Harry M. "Bud" Wyatt III (born 1949) is a retired lieutenant general of the United States Air Force (USAF) who last served as 14th Director, Air National Guard. He is also an attorney from Oklahoma and served as the Adjutant General of Oklahoma and the Oklahoma Secretary of Military Affairs. Wyatt maintained a private law practice until his election to the Oklahoma bench.

As director of the Air National Guard, Wyatt was responsible for formulating, developing and coordinating all policies, plans and programs affecting more than 106,800 Guard members in more than 88 flying wings and 200 geographically separated units throughout the United States, the District of Columbia, Puerto Rico, Guam and the Virgin Islands.

On January 30, 2013, Wyatt retired from USAF. At the retirement ceremony, Wyatt received Air Force Distinguished Service Medal for his service.

Military career
Wyatt entered the United States Air Force on June 24, 1971, following his graduation from Southern Methodist University with a Bachelor of Arts degree in business administration. He received his commission on November 24, 1971, as the 50,000th graduate from the Air Force Officer Training School. He graduated undergraduate pilot training from Laredo Air Force Base, Texas on January 26, 1973.

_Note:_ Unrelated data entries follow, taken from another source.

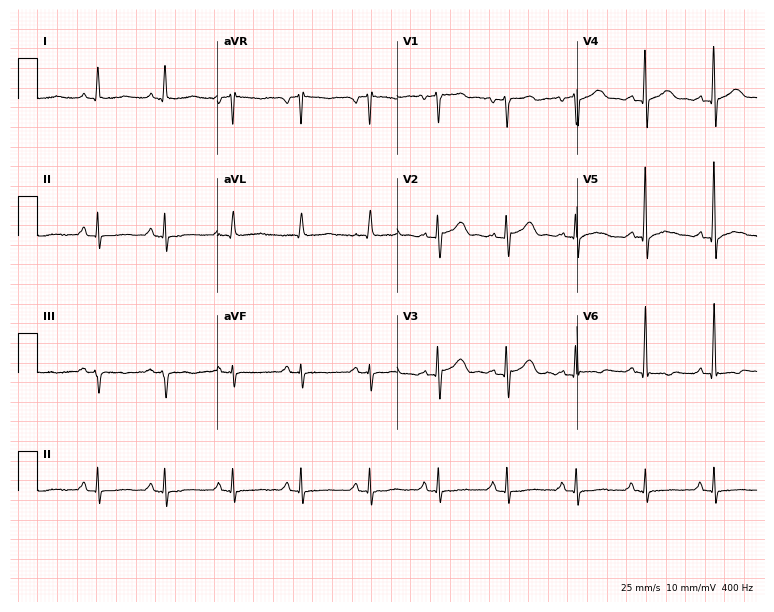
ECG (7.3-second recording at 400 Hz) — a man, 75 years old. Screened for six findings — first-degree AV block, right bundle branch block, left bundle branch block, sinus bradycardia, atrial fibrillation, sinus tachycardia — none is recorded.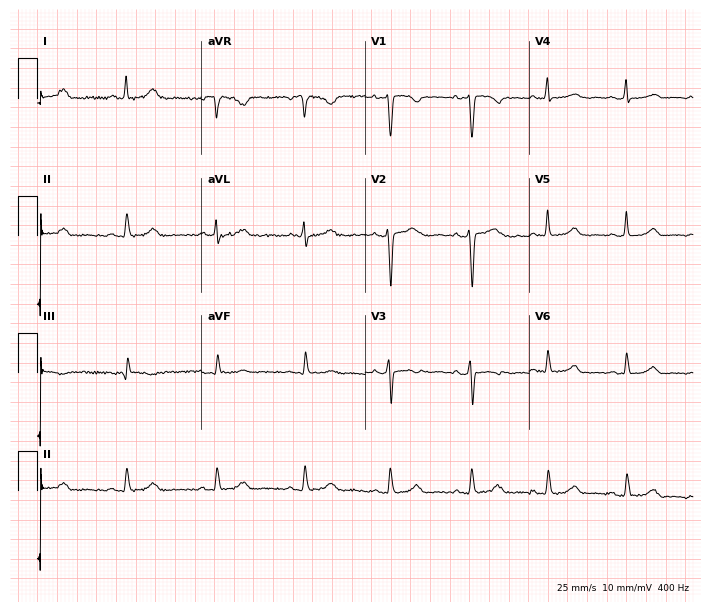
ECG (6.7-second recording at 400 Hz) — a 39-year-old female patient. Screened for six findings — first-degree AV block, right bundle branch block, left bundle branch block, sinus bradycardia, atrial fibrillation, sinus tachycardia — none is recorded. Other findings, if any, are not listed.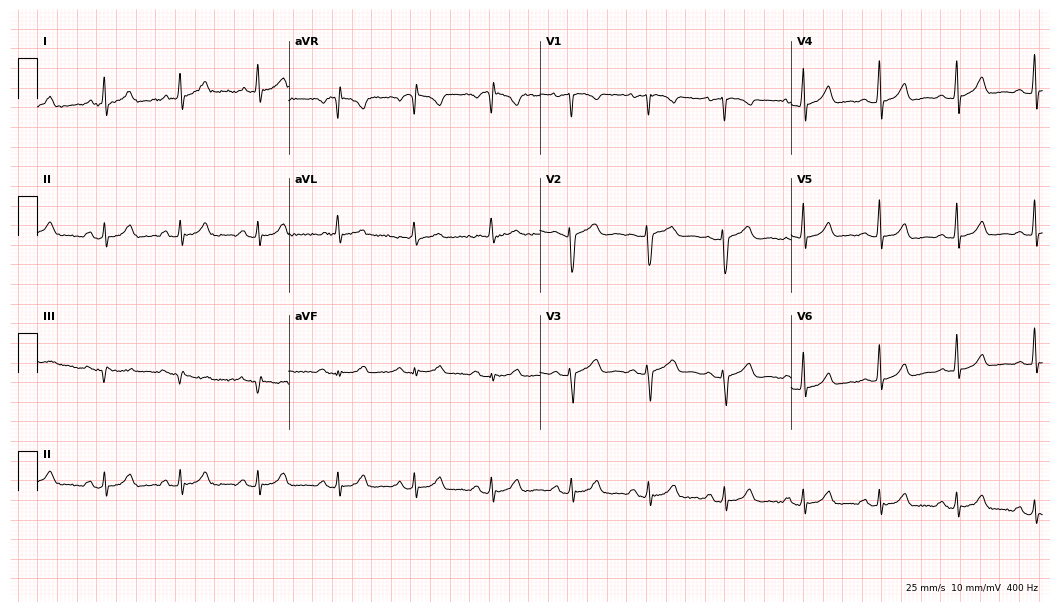
ECG (10.2-second recording at 400 Hz) — a 55-year-old woman. Screened for six findings — first-degree AV block, right bundle branch block, left bundle branch block, sinus bradycardia, atrial fibrillation, sinus tachycardia — none is recorded. Only these six findings were labelled.

During August 1977, Wyatt left active duty and entered into the Oklahoma Air National Guard, of which he remains a commissioned officer. He earned his Juris Doctor degree from the University of Tulsa College of Law in 1980. During his tenure with the Guard, Wyatt has served as a fighter pilot, flight commander, group commander, vice wing commander, wing commander, and Chief of Staff of the Oklahoma National Guard. During 2003, Governor of Oklahoma Brad Henry appointed then-Brigadier General Wyatt to the position of Adjutant General of Oklahoma and nominated General Wyatt for appointment to the rank of major general.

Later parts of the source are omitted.